Лариса обняла мать. И в этот раз Валентина обняла в ответ сразу. Без паузы.

Месяц спустя Лариса сидела в своей комнате и разглядывала плакат «Сплина». Живот немного округлился, хотя под свитером пока незаметно. Двенадцать недель.

Она позвонила Антону.

– Привет, – сказала она.

– Привет. Как ты?

– Я у родителей. Антон, мне нужно тебе кое-что сказать.

Длинная пауза на том конце.

– Я слушаю.

– Я беременна.

Пауза стала ещё длиннее.

– Я могу приехать?

– Можешь.

Она положила трубку и вышла на кухню. Отец сидел за столом и строгал из деревяшки что-то маленькое. Стружки летели на клеёнку, и Валентина подметала их веником, ворча для порядка, но без злости.

– Пап, что ты делаешь?

Геннадий поднял деревяшку. Лариса пригляделась. Уточка. Маленькая деревянная уточка, ещё грубая, без деталей, но уже узнаваемая.

– Для внука, – сказал он, не поднимая глаз.

И Лариса увидела, что на столе нет ни одной бутылки. Только стружки, чашка с чаем и сахарница с трещиной.

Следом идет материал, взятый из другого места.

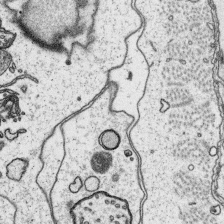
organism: Platynereis dumerilii
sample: Parapodia

Кран по-прежнему капал. Но ей показалось, что звук стал другим. Не как секунды, утекающие в никуда. А как стук. Маленький, равномерный, терпеливый. Как сердцебиение.

***

Борис Петрович вышел на площадку утром, как обычно. С кружкой чая, в клетчатых тапках. Тимофей крутился под ногами.

Дверь Ивановых открылась. Вышел Геннадий. В руках пакет. Борис Петрович смотрел глазами с прищуром.

– На рыбалку, Геннадий?

– В магазин, Борис Петрович.

Старик посмотрел на пакет. Обычный пакет, из которого ничего не торчит.

– И что сегодня берёшь?

– Творог. Дочка просит. Говорит, кальций нужен.

Борис Петрович постоял. Отпил чай. Кивнул.

– Тимофей, – сказал он коту, когда Геннадий скрылся за дверью подъезда. – Кажется, у Ивановых поменялся распорядок. Теперь день творожный, день кашный.

Кот мяукнул.

– Нет, я серьёзно. Тишина какая. Ни бутылок, ни ругани. Странные дела.

Он допил чай и посмотрел в окно подъезда. Первый настоящий снег, не мокрый, а белый и лёгкий, падал на двор. Ложился на скамейки, на машины, на голые ветки тополя. И всё выглядело чистым. Хотя бы на время.

Борис Петрович вернулся в квартиру. Снял с полки фотографию Галины. Посмотрел долго. Погладил пальцем рамку.

– Видишь, Галь? Бывает и так.

Поставил фотографию обратно. Тимофей запрыгнул на диван, и они сидели вдвоём в тишине, пока снег за окном покрывал двор ровным белым слоем. Под ним прятались и грязь, и старые листья, и всё, что накопилось за долгую осень.